We then asked whether DCIR was involved in HIV-1 uptake by IM-MDDCs and eventual transfer to autologous CD4+ T lymphocytes. To this end, we used 2 different experimental strategies, namely RNA interference (ie, small interfering RNA or siRNA) to reduce DCIR expression in IM-MDDCs and a polyclonal Ab specific for the COOH-terminal end of DCIR. For the virus transfer assay, IM-MDDCs were intentionally exposed to low doses of virions to better reflect the events occurring during mucosal transmission in vivo. Moreover, all virus stocks used in transmission assays were produced upon acute infection of primary human cells (ie, PBMCs) to more closely parallel the natural microenvironment.25 These cells were pulsed with R5-tropic virions (ie, NL4-3Balenv) for 60 minutes at 37°C, before being cocultured with autologous activated CD4+ T cells. The extent of virus transferred to CD4+ T cells was determined by measuring the major core viral protein p24 in culture supernatants. We initially used RNA interference to reduce DCIR expression in IM-MDDCs and analyzed the possible effect on HIV-1 transfer. An approximately 30% decrease in surface expression of DCIR in IM-MDDCs was observed following the use of DCIR-specific siRNA (Figure 2). It should be noted that DC-SIGN expression was not affected by DCIR-specific siRNA, and cell viability was minimally affected upon siRNA treatment (data not shown). Interestingly, transfer of HIV-1 was reduced significantly when IM-MDDCs were transfected with DCIR-specific siRNA but not with a nonspecific control siRNA (Figure 3). Similar observations were made when using another DCIR-specific siRNA (data not shown). To eliminate the possibility that the DCIR-mediated effect on HIV-1 transfer is due to a reduced ability of IM-MDDCs to interact and activate CD4+ T cells, which in turn can modulate the virus transmission process, cellular proliferation was estimated in our coculture experiments. Data from a colorimetric method (ie, MTS cell proliferation assay) indicate that IM-MDDCs transfected either with the DCIR-specific siRNA or nonspecific control siRNA display a comparable capacity to induce proliferation of autologous CD4+ T cells (data not shown).

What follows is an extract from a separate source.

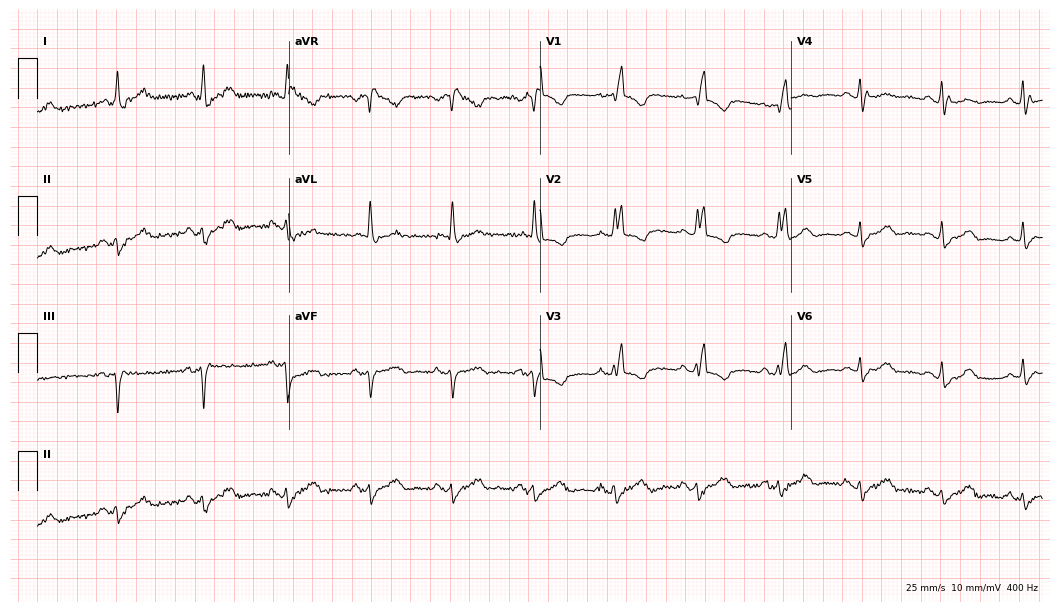
Resting 12-lead electrocardiogram. Patient: a female, 84 years old. None of these six findings is recorded: first-degree AV block, right bundle branch block, left bundle branch block, sinus bradycardia, atrial fibrillation, sinus tachycardia. Only these six findings were labelled.

DCIR is involved in trans- and cis-infection pathways
Previously published data demonstrated that HIV-1 is transferred from DCs to CD4+ T cells through both trans- and cis-infection pathways.5 Experiments were therefore carried out to define whether DCIR can contribute to HIV-1 dissemination via trans- and/or cis-infection processes. To solve this issue, virus transfer studies were performed using IM-MDDCs that were initially transfected with the DCIR-specific siRNA and also treated with EFV, a nonnucleoside reverse transcriptase inhibitor. This antiretroviral compound hampers the late transfer (ie, de novo virus production by IM-MDDCs or cis-infection pathway) without affecting the early transfer mode (ie, trans-infection pathway). Results illustrated in Figure 4A demonstrate that the use of the DCIR-specific siRNA led to a reduction in virus transfer corresponding to an average decrease of 30% in absence of EFV compared with an average diminution of 40% in cells treated with EFV. Such a small increment in the reduction of HIV-1 transfer by EFV suggests that DCIR contributes primarily to the early transfer phase (ie, trans-infection pathway) with a small effect on the late transfer (ie, cis-infection pathway). The possible involvement of DCIR in the cis-infection mode was investigated further because of the limited effect of EFV on HIV-1 propagation. To this end, IM-MDDCs treated with the DCIR-specific siRNA were first pulsed with HIV-1 and cultured for 4 days before initiating a coculture with autologous CD4+ T cells. This experimental setup was prompted by the previous demonstration that, in IM-MDDCs, most endosome-associated virus, which is responsible for the early transfer, is degraded within 24 to 48 hours.5,26 The connection between DCIR and the cis-infection pathway was confirmed using this experimental strategy (Figure 4B). Moreover, the use of the DCIR-specific siRNA was found to decrease de novo virus production in IM-MDDCs (Figure 4C), which represents additional evidence that HIV-1 can use DCIR to achieve productive infection of this cell type.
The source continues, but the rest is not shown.